We have also characterized the following parts

  1. BBa_K525405 - Fusion protein of S-layer SbpA and mCitrine: This fluorescent S-layer fusion protein is used to characterize purification methods and to demonstrate the S-layers ability to self-assemble on surfaces.
  2. BBa_K525512 - Polycistronic expression of BisdA and BisdB: This is the version of BPA degrading BioBricks found in the partsregistry - comparison to our fusion protein BBa_K525515.
  3. BBa_K525517 - Fusion Protein of BisdA and BisdB (expressed): This fusion protein improves the bisphenol A degradation in E. coli compared to the so far in the partsregistry existing BPA degrading BioBricks.
  4. BBa_K525234 - Fusion protein of S-layer CspB and mRFP: This fluorescent S-layer fusion protein is used to characterize the intracellular localisation as well as purification methods for CspB S-layers from Corynebacterium halotolerans.
  5. BBa_K525121 - S-layer protein CspB with TAT-sequence and lipid anchor: This fluorescent S-layer fusion protein is used to characterize the intracellular localisation and purification methods for CspB S-layers from Corynebacterium glutamicum.
  6. BBa_K525123 - S-layer protein CspB with lipid anchor: This fluorescent S-layer fusion protein is used to characterize the intracellular localisation and purification methods for CspB S-layers from Corynebacterium glutamicum.
  7. BBa_K525222 - S-layer protein CspB: This fluorescent S-layer fusion protein is used to characterize the intracellular localisation and purification methods for CspB S-layers from Corynebacterium halotolerans.

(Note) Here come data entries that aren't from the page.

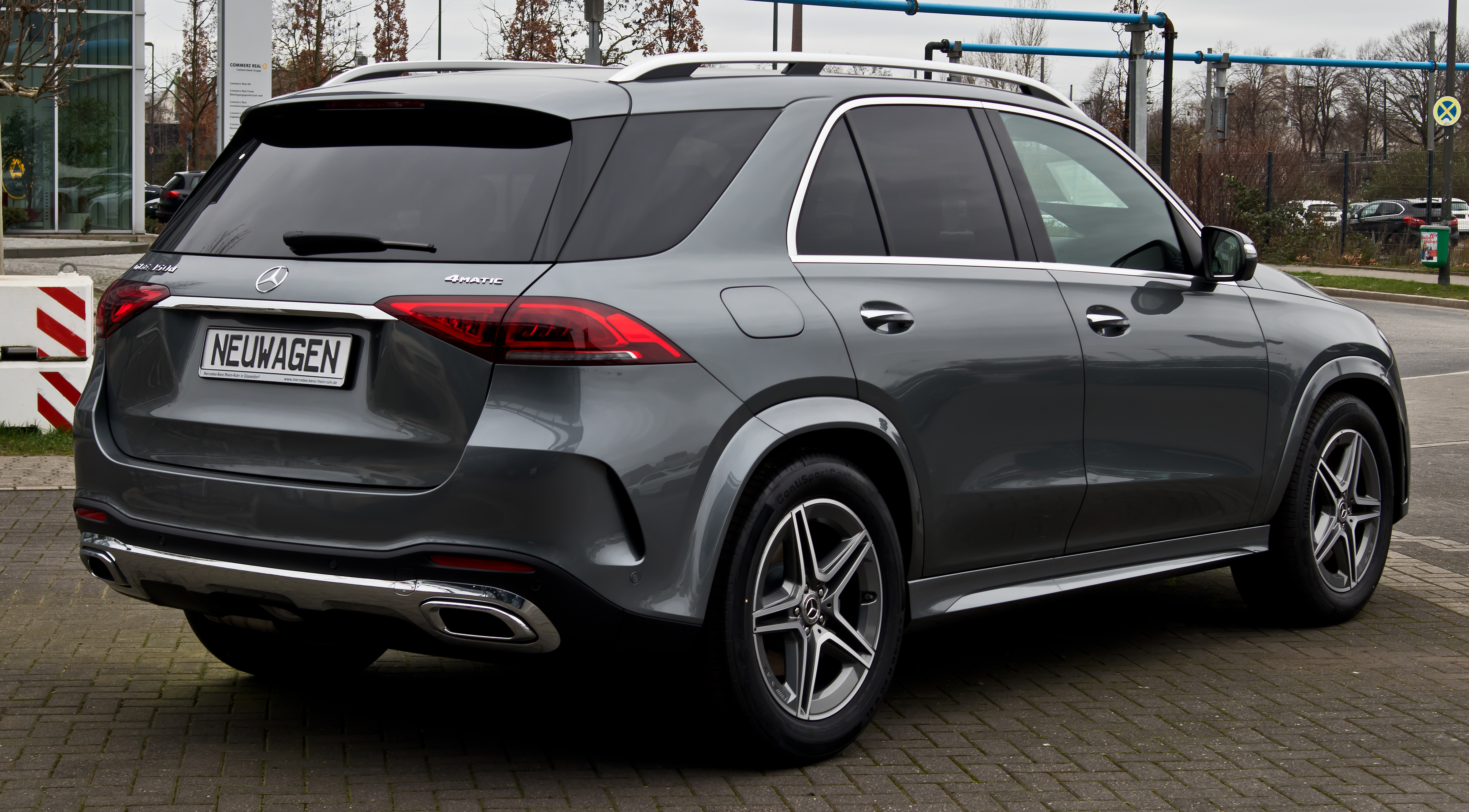 Mercedes-Benz GLE 350 d 4MATIC AMG Line (V 167)
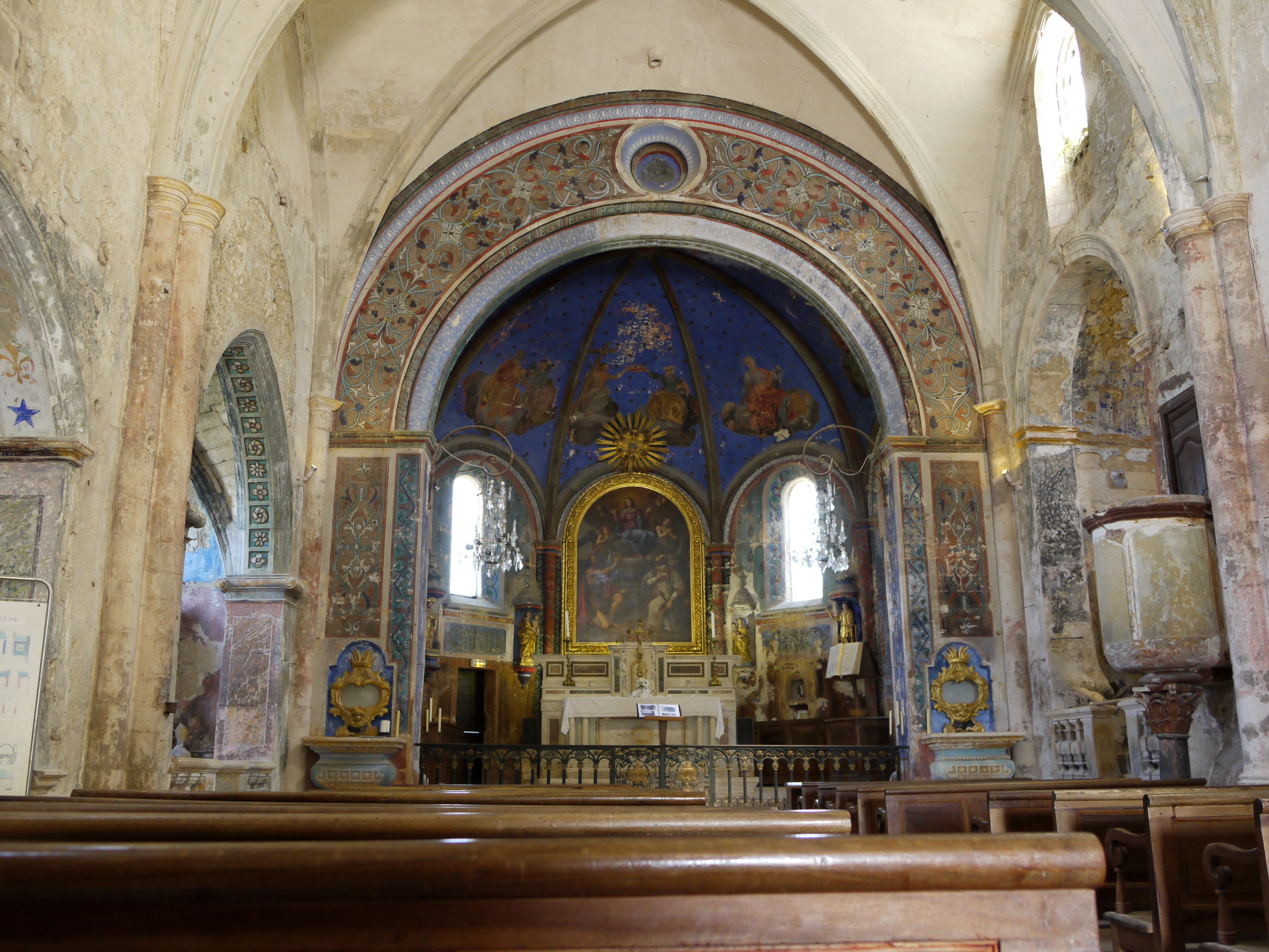 Église médiévale Notre-Dame-d'Alydon d'Oppède, Vaucluse, France
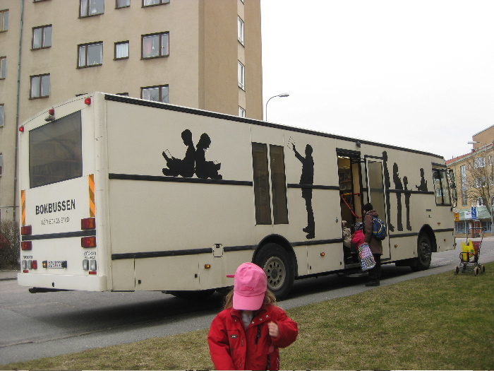 En av Göteborg stads bokbussar.
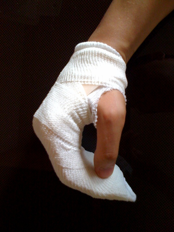 Attelle selon Duran d'une main droite de profil avec immobilisation des doigts sauf le pouce.
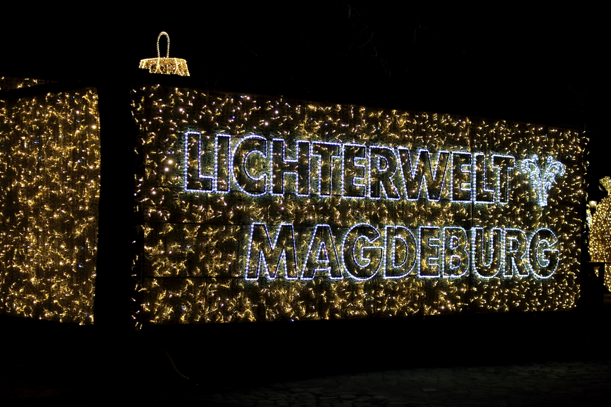 Lichterwelt – Magdeburger Weihnachtsmarkt
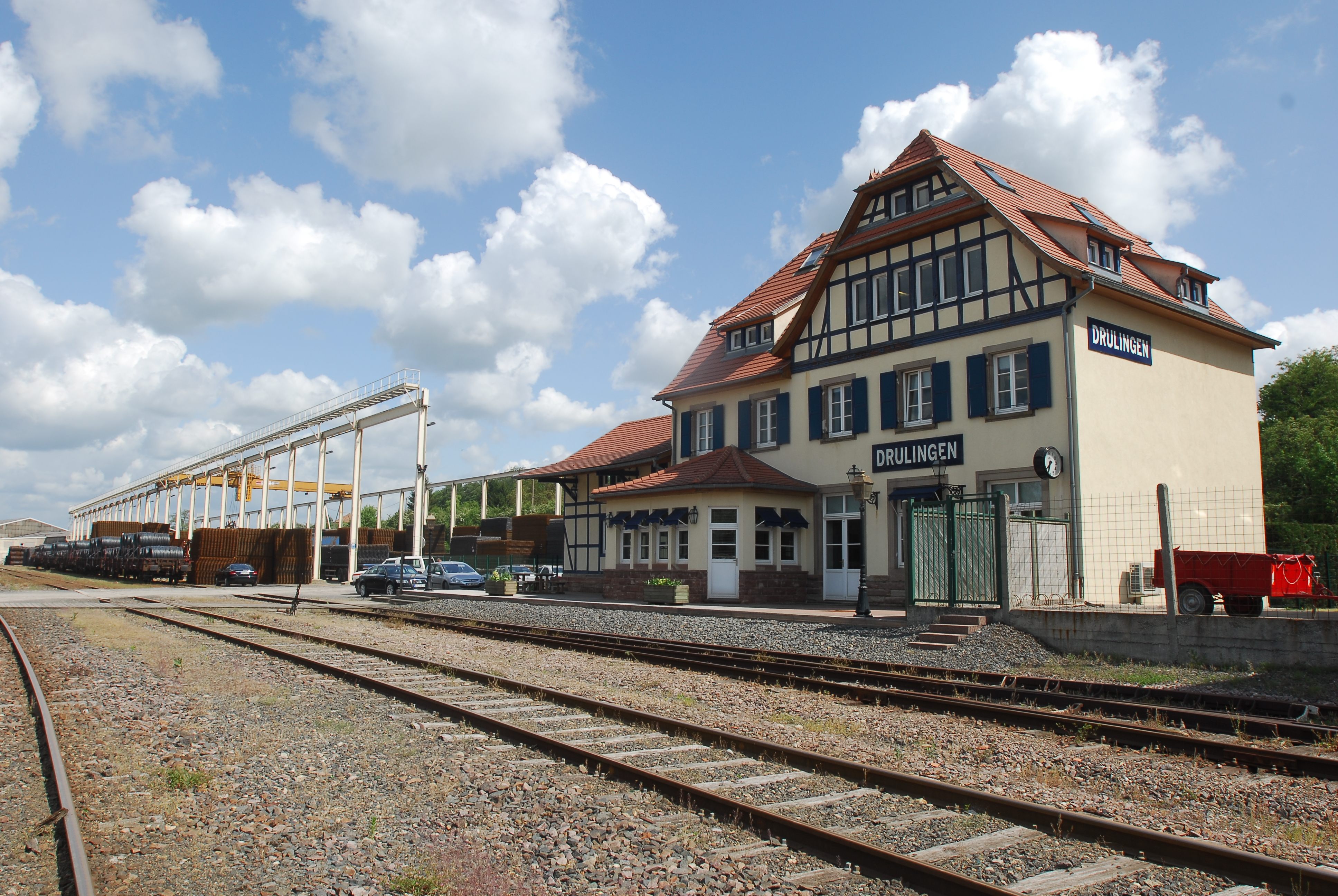 Siège du groupe Sotralentz, ancienne gare de Drulingen
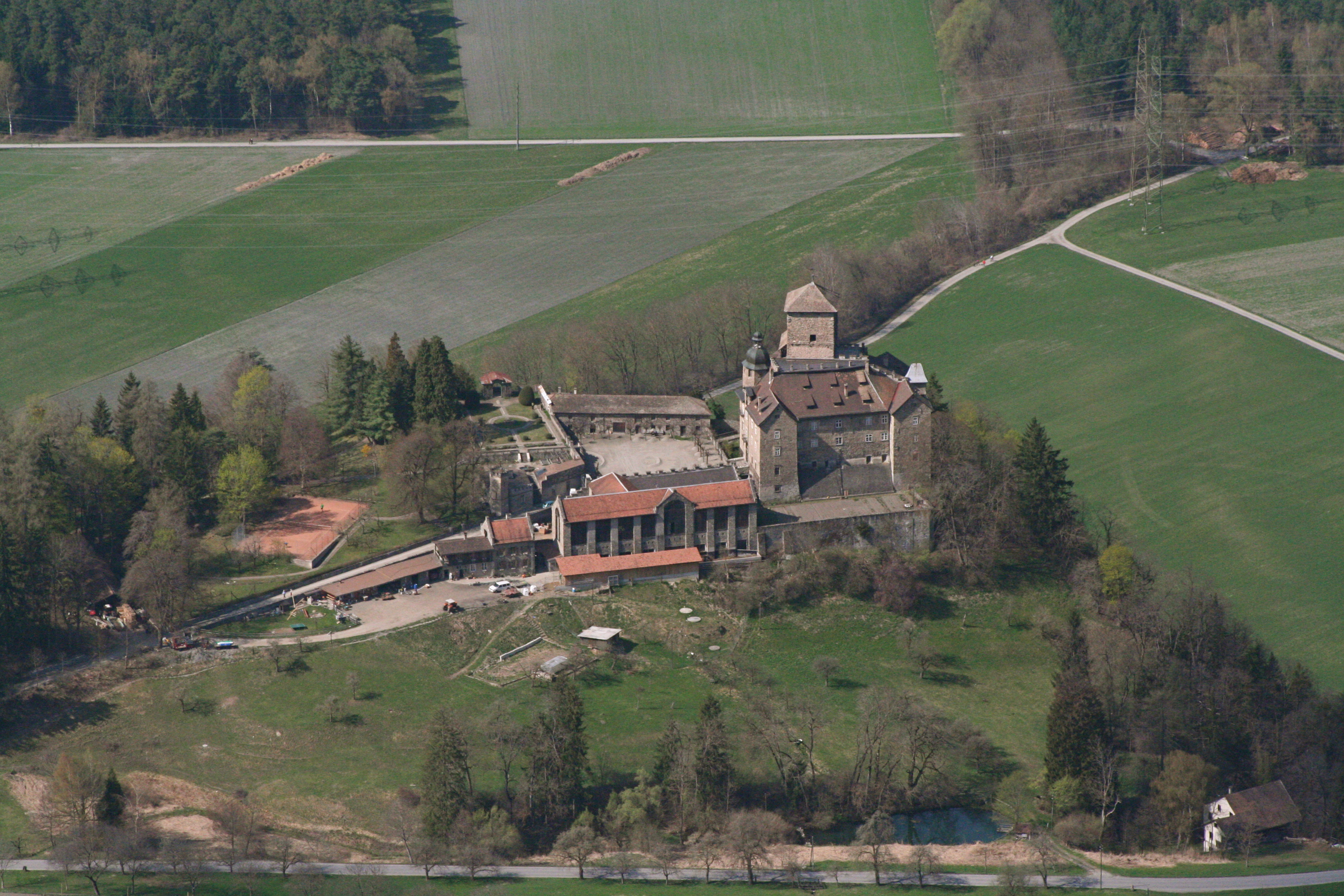 Schloss Ortenstein von Osten

  8. BBa_K525223 - S-layer protein CspB with lipid anchor: This fluorescent S-layer fusion protein is used to characterize the intracellular localisation and purification methods for CspB S-layers from Corynebacterium halotolerans.
  9. BBa_K525224 - S-layer protein CspB with TAT-sequence: This fluorescent S-layer fusion protein is used to characterize the intracellular localisation and purification methods for CspB S-layers from Corynebacterium halotolerans.
  10. BBa_K525304 - Fusion protein of S-layer SbpA and mCherry: Characterization of induction and expression profiles of this S-layer fusion protein.
  11. BBa_K525306 - Fusion protein of S-layer SgsE and mCerulean: Characterization of induction and expression profiles of this S-layer fusion protein.
  12. BBa_K525406 - Fusion protein of S-layer SbpA and mCerulean: Characterization of induction and expression profiles of this S-layer fusion protein.
  13. BBa_K525311 - Fusion protein of S-layer SgsE and firefly luciferase: Characterization of induction and expression profiles, purification and stability of luciferase activity of this S-layer fusion protein.
  14. BBa_K525551 - Polycistronic expression of FNR, BisdA and BisdB: Characterization of the BPA degradation ability of this device.
  15. BBa_K525562 - Expression of fusion protein of FNR, BisdA and BisdB: Characterization of the BPA degradation ability of this device.
  16. BBa_K525582 - Polycistronic expression of FNR and fusion protein BisdA and BisdB: Characterization of the BPA degradation ability of this device.